CF2134B Add 0 or K

You are given an array of $$$n$$$ positive integers $$$a_1, a_2, \ldots, a_n$$$ and a positive integer $$$k$$$. In one operation, you may add either $$$0$$$ or $$$k$$$ to each $$$a_i$$$, i.e., choose another array of $$$n$$$ integers $$$b_1, b_2, \ldots, b_n$$$ where each $$$b_i$$$ is either $$$0$$$ or $$$k$$$, and update $$$a_i$$$ to $$$a_i + b_i$$$ for $$$1 \le i \le n$$$. Note that you can choose different values for each element of the array $$$b$$$. Your task is to perform at most $$$k$$$ such operations to make $$$\gcd(a_1, a_2, \ldots, a_n) > 1$$$ $$$^{\text{∗}}$$$. It can be proved that this is always possible. Output the final array after the operations. You do not have to output the operations themselves. $$$^{\text{∗}}$$$ $$$\gcd(a_1, a_2, \ldots, a_n)$$$ denotes the [greatest common divisor (GCD)](https://en.wikipedia.org/wiki/Greatest_common_divisor) of $$$a_1, a_2, \ldots, a_n$$$.
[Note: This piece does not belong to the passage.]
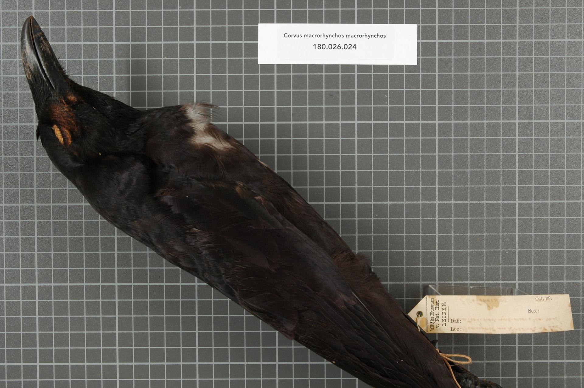 Corvus macrorhynchos macrorhynchos Wagler, 1827

Each test contains multiple test cases. The first line contains the number of test cases $$$t$$$ ($$$1 \le t \le 1000$$$). The description of the test cases follows. The first line of each test case contains two integers $$$n$$$ and $$$k$$$ ($$$1 \le n \le 10^5$$$, $$$1 \leq k \leq 10^9$$$) — the length of the array $$$a$$$ and the given constant. The second line of each test case contains $$$n$$$ integers $$$a_1,a_2,\ldots,a_n$$$ ($$$1 \le a_i \le 10^9$$$) — the elements of the array $$$a$$$. It is guaranteed that the sum of $$$n$$$ over all test cases does not exceed $$$10^5$$$.

For each test case, output an array of $$$n$$$ integers in a new line — the final array after the operations. The integers in the output should be within the range from $$$1$$$ to $$$10^9 + k^2$$$. If there are multiple valid outputs, you can output any of them. Note that you do not have to minimize the number of operations.
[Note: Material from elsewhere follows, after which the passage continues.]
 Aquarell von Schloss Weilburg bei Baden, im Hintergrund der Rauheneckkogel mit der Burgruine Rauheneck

In the first test case, the output $$$[8,10,10]$$$ is valid because $$$\gcd(8, 10, 10) = 2 > 1$$$, and the array $$$[2, 7, 1]$$$ can be transformed into $$$[8, 10, 10]$$$ using at most $$$3$$$ operations. One possible sequence of operations is shown below: |Operation|$b$ |Resulting $a$| |:-------:|:-------:|:--------:| |$1$ |$[3, 0, 3]$|$[5, 7, 4]$ | |$2$ |$[0, 0, 3]$|$[5, 7, 7]$ | |$3$ |$[3, 3, 3]$|$[8, 10, 10]$| Other outputs like $$$[2, 10, 4]$$$, $$$[8, 16, 4]$$$, and $$$[5, 10, 10]$$$ are also considered valid. In the second test case, the output $$$[7, 14, 21, 14]$$$ is valid because: - $$$\gcd(7, 14, 21, 14) = 7 > 1$$$. - Starting from $$$[2, 9, 16, 14]$$$, applying the operation with $$$b = [5, 5, 5, 0]$$$ yields $$$[7, 14, 21, 14]$$$, requiring no more than $$$5$$$ operations.